Being built are a sewage pump station, a perimeter fence, CCTV and gate hardening, and the electrical network will be upgraded.
At O¯ hakea, an aviation refuelling section and a covered tanker park will be built, while stage two of a waste water treatment plant upgrade will take place and a hazardous waste facility will be refurbished.
A hangar fire suppression deluge tank, airfield lighting and signage, high-voltage upgrade and a standby generator replacement and a low voltage network upgrade are under construction.
There are other projects at all three bases that are yet to be approved.
The Defence Force has released a business plan that states 78 per cent of its estate has less than 30 years of usefulness remaining, and of that, 15 per cent had less than 10 years.

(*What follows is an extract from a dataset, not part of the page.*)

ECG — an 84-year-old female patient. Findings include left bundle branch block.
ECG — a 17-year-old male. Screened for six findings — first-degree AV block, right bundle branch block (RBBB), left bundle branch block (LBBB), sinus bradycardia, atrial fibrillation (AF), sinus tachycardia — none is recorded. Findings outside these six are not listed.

The plan said the Defence Dorce’s roads, waste water, storm water, electricity, gas and communication networks were increasingly unfit for purpose.

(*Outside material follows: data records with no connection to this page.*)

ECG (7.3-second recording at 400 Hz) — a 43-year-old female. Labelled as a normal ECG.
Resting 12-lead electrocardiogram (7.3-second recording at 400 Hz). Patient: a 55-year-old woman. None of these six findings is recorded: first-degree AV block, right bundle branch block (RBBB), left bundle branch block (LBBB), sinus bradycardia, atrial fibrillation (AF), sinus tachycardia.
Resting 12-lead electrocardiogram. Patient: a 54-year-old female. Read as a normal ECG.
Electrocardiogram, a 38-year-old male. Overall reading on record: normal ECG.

In his announcement, Mark said much of the 81,000-hectare defence estate was rundown and outdated, and it needed to be improved to gain, train and retain service people.
‘‘We need to be smart with our investment into the estate.’’
The Defence Force is responsible for the third largest area of Crown land, and manages 58 sites.
‘‘The review, plan and continued investment in the defence estate will result in better working, training and living conditions for all personnel ... We need acceptable facilities in order to support and retain them.’’
The review should be completed in September 2020.